RoaringBitmap / roaring

Roaring bitmaps in Go (golang), used by InfluxDB, Bleve, DataDog

Home Page:http://roaringbitmap.org/

Geek Repo:Geek Repo

Github PK Tool:Github PK Tool

[suggestion]: implement non-container-optimizing operations

Oppen opened this issue · comments

Many in-place operations convert between container types for efficiency. This makes a lot of sense when the operation involves only two containers/bitmaps, because you would want an optimal container at the end. However, multiple container operations would probably benefit from using a single accumulator container appropriate for the given task for most of the operation to avoid overloading the GC. For example, a bitset may be appropriate for operating on many containers at a time, but since we would need for them to interact with other container types we risk conversion between them.
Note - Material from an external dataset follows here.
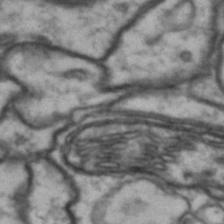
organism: Drosophila
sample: Brain

For this to be viable we would need to avoid these conversions altogether in these cases. So, the idea would be to, for example, have an or implementation for bitsets where any container simply accumulates its present values on it, without ever changing it to, for example, an RLE16 container.
I am not sure if those conversions tend to stabilize as we iterate over more containers tho.

So, the idea would be to, for example, have an or implementation for bitsets where any container simply accumulates its present values on it, without ever changing it to, for example, an RLE16 container.

Why don't the lazy OR functions suit this need?

roaring/bitmapcontainer.go

Lines 451 to 486 in ff33c3b

func (bc *bitmapContainer) lazyIOR(a container) container {
switch x := a.(type) {
case *arrayContainer:
return bc.lazyIORArray(x)
case *bitmapContainer:
return bc.lazyIORBitmap(x)
case *runContainer16:
if x.isFull() {
return x.clone()
}
// Manually inlined setBitmapRange function
bitmap := bc.bitmap
for _, iv := range x.iv {
start := int(iv.start)
end := int(iv.last()) + 1
if start >= end {
continue
}
firstword := start / 64
endword := (end - 1) / 64
if firstword == endword {
bitmap[firstword] |= (^uint64(0) << uint(start%64)) & (^uint64(0) >> (uint(-end) % 64))
continue
}
bitmap[firstword] |= ^uint64(0) << uint(start%64)
for i := firstword + 1; i < endword; i++ {
bitmap[i] = ^uint64(0)
}
bitmap[endword] |= ^uint64(0) >> (uint(-end) % 64)
}
bc.cardinality = invalidCardinality
return bc
}
panic("unsupported container type")
}

Note that we always leave the bitmaps in a good state after a user-visible operation, so lazy operations are for internal use only.

We do not want to expose container types as part of our public API: users should not have to worry about the internal implementation.

I thought they only saved the cardinality computing step, I didn't even think of those 🤦
I think I can close this one then, I can always reopen it if I find them unsuitable.

I thought they only saved the cardinality computing step

Generally, the idea is that they are 'lazy' and try to do as little work as possible while optimizing for the scenario where you are going to re-aggregate the container soon.